_Assigned task_: With pictures excluded, retype exactly every line from the one containing "sample: Centriole in RPE cells" to the end of the records below.

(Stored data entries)
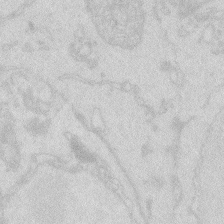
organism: Zebrafish
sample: Macrophage
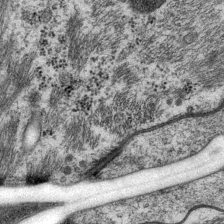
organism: P. pacificus
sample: Pharynx
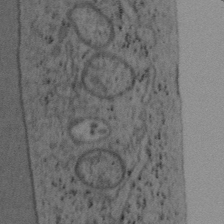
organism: Human
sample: HeLa cells
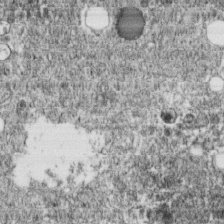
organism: C. elegans
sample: C. elegans embryo early stage
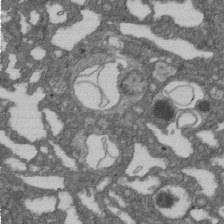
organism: Drosophila
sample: Nephrocyte
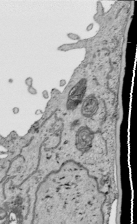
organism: Human
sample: Mitochondria in HCT116 cells
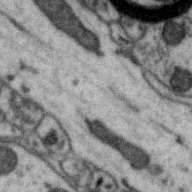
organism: Zebra finch
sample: Brain
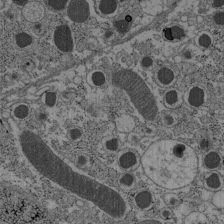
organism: C57BL Mouse
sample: Pancreatic islet
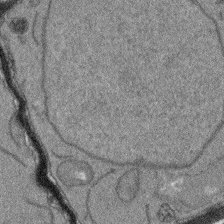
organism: Arabidopsis thaliana
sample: Root tip
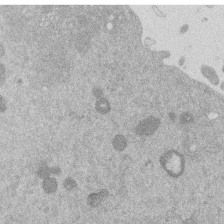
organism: Mouse
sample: Dividing mouse embryo 1 cell stage
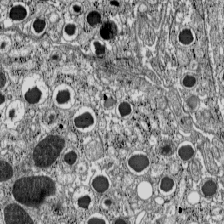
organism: C57BL Mouse
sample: Pancreatic islet
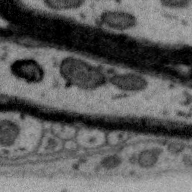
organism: Zebra finch
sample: Brain
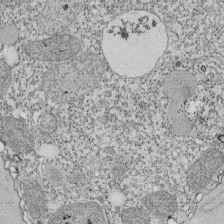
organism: Tetrahymena
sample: Cilia in tetrahymena
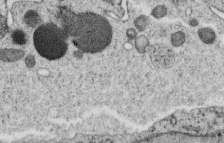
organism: C. elegans
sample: C. elegans oocyte; sperm cells
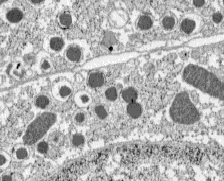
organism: C57BL Mouse
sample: Pancreatic islet
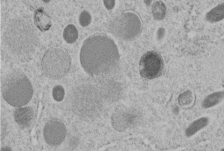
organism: C. elegans
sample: C. elegans embryo early stage
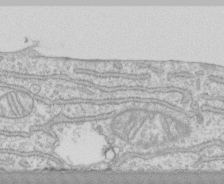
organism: Human
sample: CRL-1474
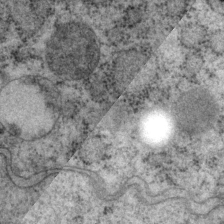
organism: P. pacificus
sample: Pharynx
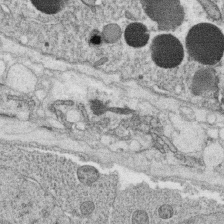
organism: C. elegans
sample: C. elegans oocyte; sperm cells
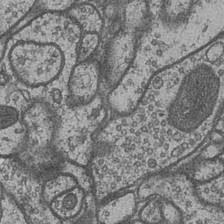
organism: Drosophila
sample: Optic medulla
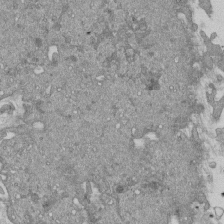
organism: Mouse
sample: ED-1 cell nuclei; centrioles
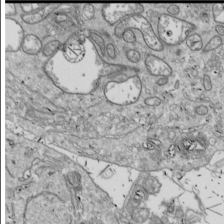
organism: Drosophila
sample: Cell division; meiosis; drosophila spermatocytes
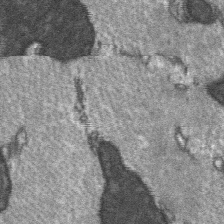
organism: C57BL Mouse
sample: Soleus
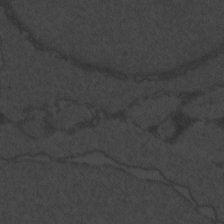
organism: Zebrafish
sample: Macrophage infected with Toxoplasma gondii
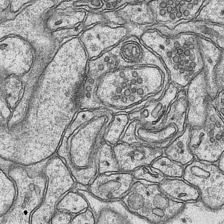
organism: Mouse
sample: CA1 Hippocampus
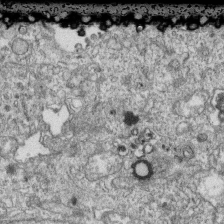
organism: Human
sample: HeLa cell HIV synapse
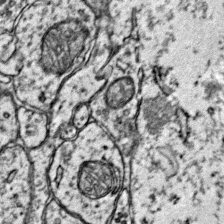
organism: Mouse
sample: Primary visual cortex
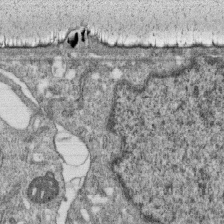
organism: African green monkey
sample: Vero E6 cells infected with SARS-CoV-2
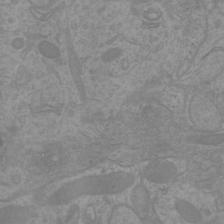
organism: Mouse
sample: Cortical neurons
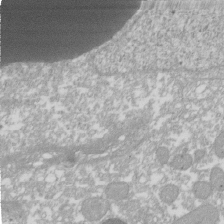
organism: Xenopus
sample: Cilia; centrioles in frog embryo cells
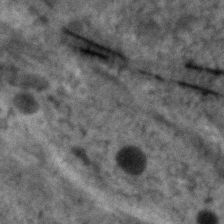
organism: Human
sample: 1205lu cells
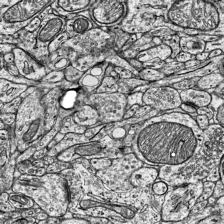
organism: Mouse
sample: Visual Cortex
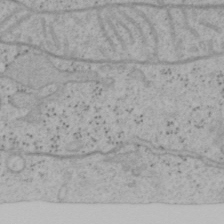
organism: Human
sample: HeLa cells
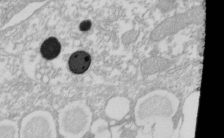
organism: Xenopus
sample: Cilia; centrioles in frog embryo cells
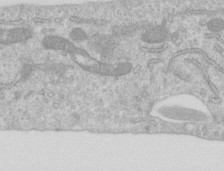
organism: Human
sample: Centriole in RPE cells
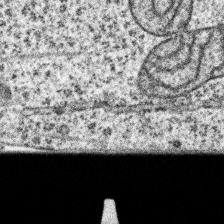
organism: Human
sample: HeLa cells
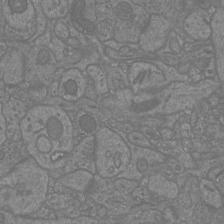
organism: Mouse
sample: Cortical neurons
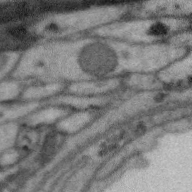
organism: Zebra finch
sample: Brain
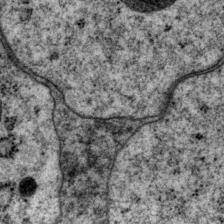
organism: P. pacificus
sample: Pharynx
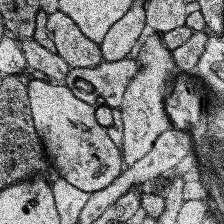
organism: Human
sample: Temporal Lobe
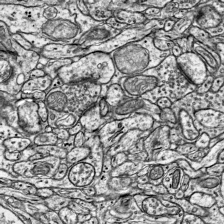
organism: Mouse
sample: Visual Cortex
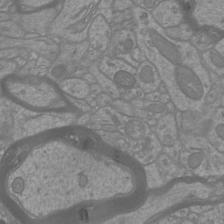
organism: Mouse
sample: Cortical neurons

_Task result_:
sample: Centriole in RPE cells
organism: Human
sample: HeLa cells
organism: Mouse
sample: Cortical neurons
organism: Zebra finch
sample: Brain
organism: P. pacificus
sample: Pharynx
organism: Human
sample: Temporal Lobe
organism: Mouse
sample: Visual Cortex
organism: Mouse
sample: Cortical neurons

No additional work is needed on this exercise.